NFU Mutual, the insurance company, is using small business Covid grants already received by business owners as a pretext to cutting coronavirus payouts.
The insurer is paying less to struggling small businesses in the hospitality sector because it says they have received small business Covid grants.
The Government has paid more than £10bn to almost 900,000 small businesses in need in the form of one-off grants of up to £10,000, paid out by local authorities.
NFU Mutual said deductions made to reflect state aid are only applied to loss-of-profit claims, not to those made for loss of income. Determining a loss-of-profit claim settlement, it said, includes the need to consider “all taxable income”, including Government grants, as well as any other forms of compensation.
However, the Professional Association of Self Caterers UK (PASC) has branded the practice “highly immoral” and suggests NFU Mutual is using it to boost its own profits.
PASC UK executive chairman Alistair Handyside told insurance trade magazine NS Insurance that insurers should honour their contracts and not behave “so poorly”.
Handyside said: “Overwhelmingly our members are small, family-run, rural and coastal businesses for whom the Small Business Grant Fund is a critical lifeline intended to help businesses survive, not a grant to fund insurance company profits.
“Insurers who deduct grant money are threatening our long-term sustainability and taking taxpayers’ money designed to keep us afloat.
“The impacts of Covid-19 on small businesses in the tourism sector have been devastating.
“Many are now reluctant to make a claim, even though they are rightfully entitled, having paid their premium.”
Beth Bailey, who runs Kernock Cottages in Cornwall, said her original £52,000 insurance claim, waved through by NFU Mutual, ended up being slashed in half after the insurer made various deductions, factoring in Government COVID-19 bailout grants.
Bailey said: “I can’t believe the SBGF grant was designed to subsidise insurance companies. Should it really be the insurance companies who benefit from this money, rather than the small businesses it was designed for?”
What does the High Court case mean for me?
Meanwhile, nearly 400,000 small businesses are waiting to see if insurers will be forced to pay out on their business interruption policies after all. Until now, insurers have claimed that business interruption policies were null and void because COVID-19 was not officially recognised as a disease when those policies were taken out.
City watchdog the Financial Conduct Authority has brought a case against eight insurers in the High Court being heard remotely this week, following months of wrangling over contested business interruption policies. Insurance companies taking part in the case include Hiscox, Ecclesiastical Insurance Office and Zurich.
Judges will decide in a “test case” on policy wordings on how and when firms are expected to pay up.
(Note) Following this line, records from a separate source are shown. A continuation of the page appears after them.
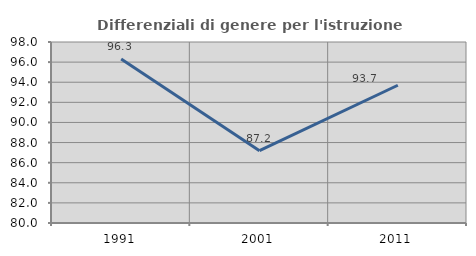
| Category | Differenziali di genere per l'istruzione superiore |
|---|---|
| 1991.0 | 96.307 |
| 2001.0 | 87.187 |
| 2011.0 | 93.7 |
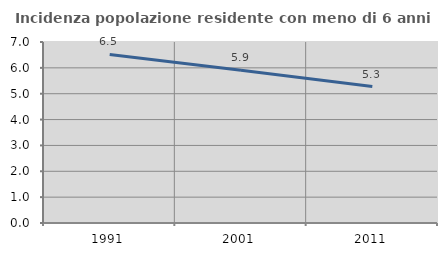
| Category | Incidenza popolazione residente con meno di 6 anni |
|---|---|
| 1991.0 | 6.518 |
| 2001.0 | 5.907 |
| 2011.0 | 5.278 |
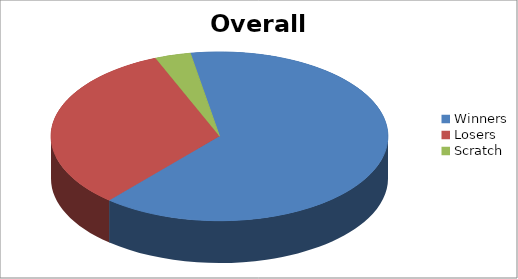
| Category | Series 1 |
|---|---|
| Winners | 75 |
| Losers | 38 |
| Scratch | 4 |

The case is thought to affect some 370,000 firms and could cost insurers billions.
Already, insurers argue that the Government advice to close shops in March was equivalent to official public advice to eat more fruit and vegetables, an argument the FCA’s barrister Leigh-Ann Mulcahy QC has called “absurd”.
Insurers argue that most business interruption policies are only designed to cover losses if premises are damaged by specific events or affected by legal actions taken by the authorities in response.
The case is due to continue for two weeks and a judgment is expected by September at the earliest.